##### The data #####
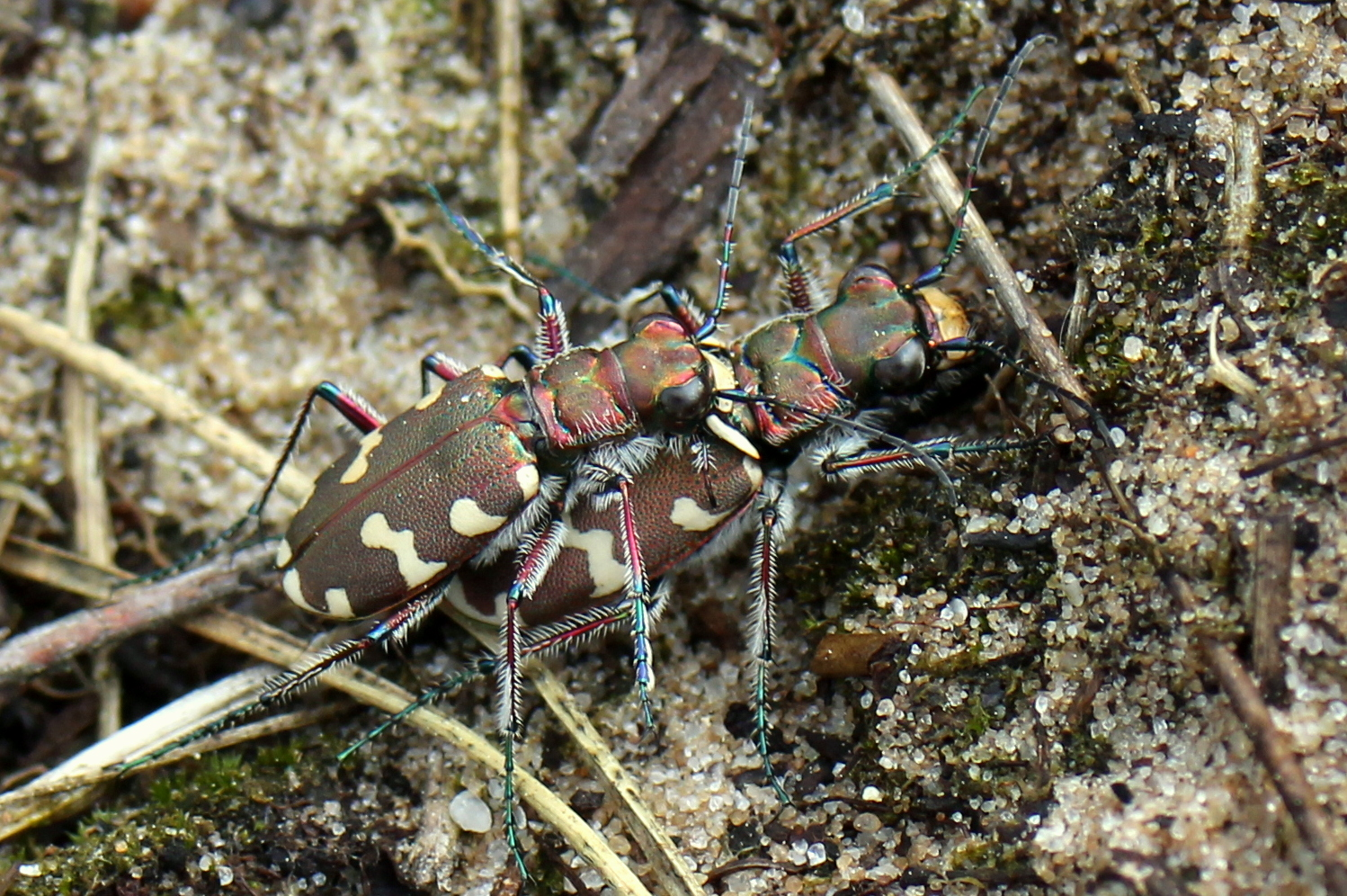 basterdzandloopkever in de kerkeindse Heide, Tilburg
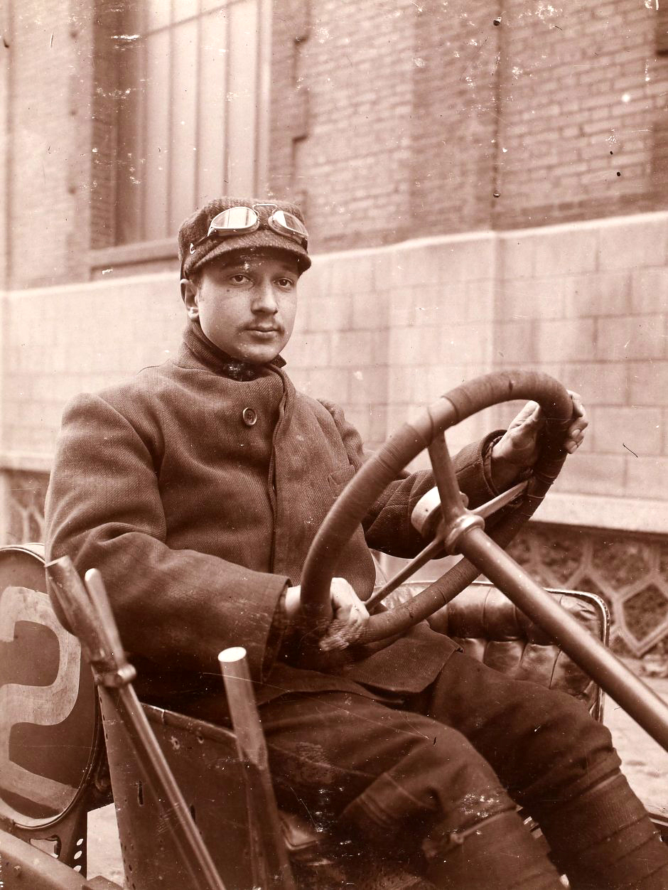 Albert Clément, pilote automobile français (1883-1907)
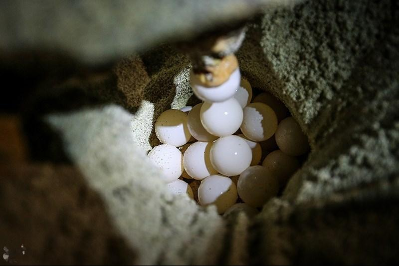 Hawksbill Sea Turtles on Iran’s Kish Island - KISH (Tasnim) – Guards on Iran’s southern island of Kish take care of the hawksbill sea turtles, an endangered species belonging to the family Cheloniidae, which lay clutches of eggs at the seaside and cover them with sand.
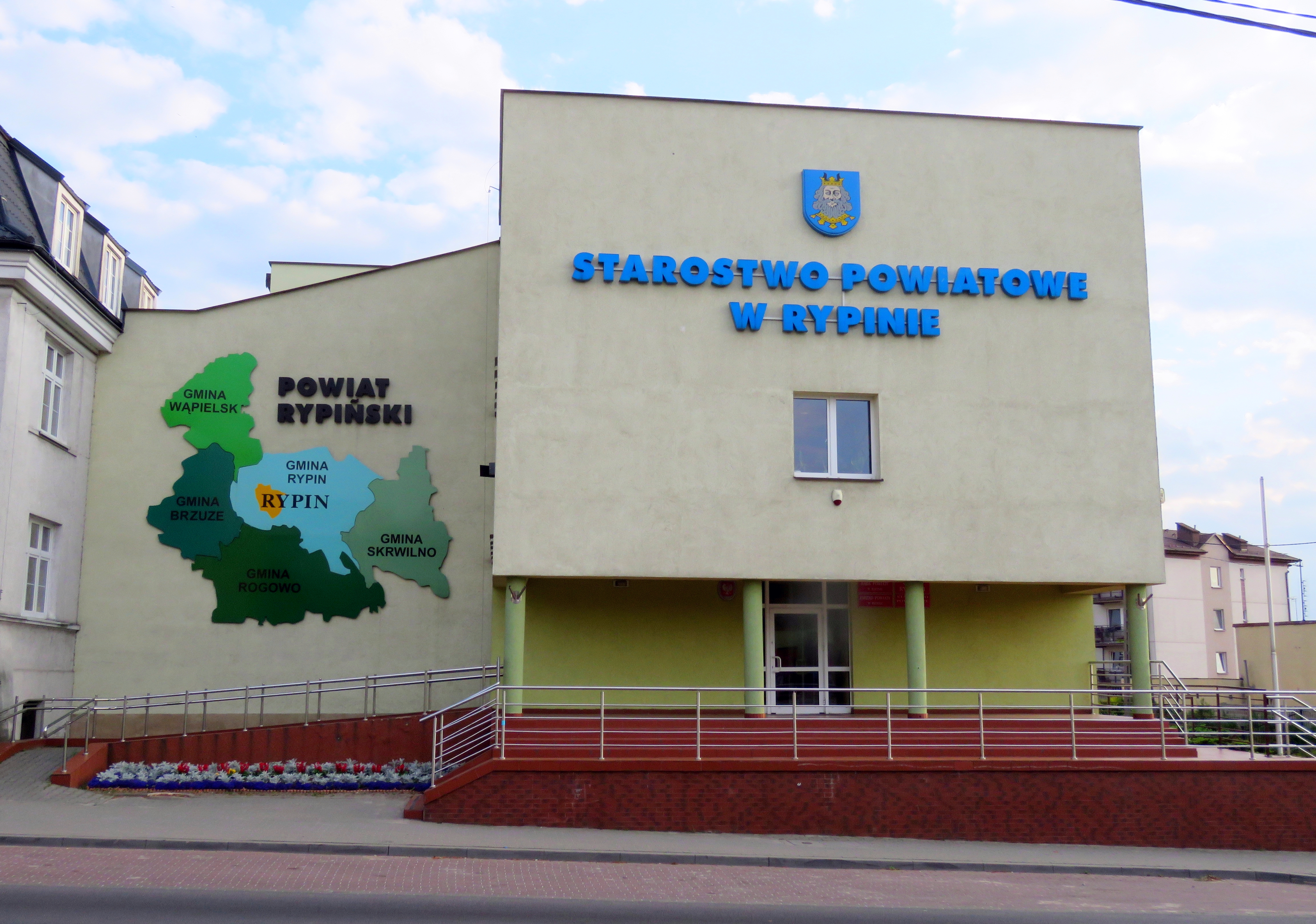 Starostwo Powiatowe
#####
Problem to work on ::
Where the material contains pictures, leave them out and copy the rest verbatim.

Completed exercise ::
 basterdzandloopkever in de kerkeindse Heide, Tilburg
 Albert Clément, pilote automobile français (1883-1907)
 Hawksbill Sea Turtles on Iran’s Kish Island - KISH (Tasnim) – Guards on Iran’s southern island of Kish take care of the hawksbill sea turtles, an endangered species belonging to the family Cheloniidae, which lay clutches of eggs at the seaside and cover them with sand.
 Starostwo Powiatowe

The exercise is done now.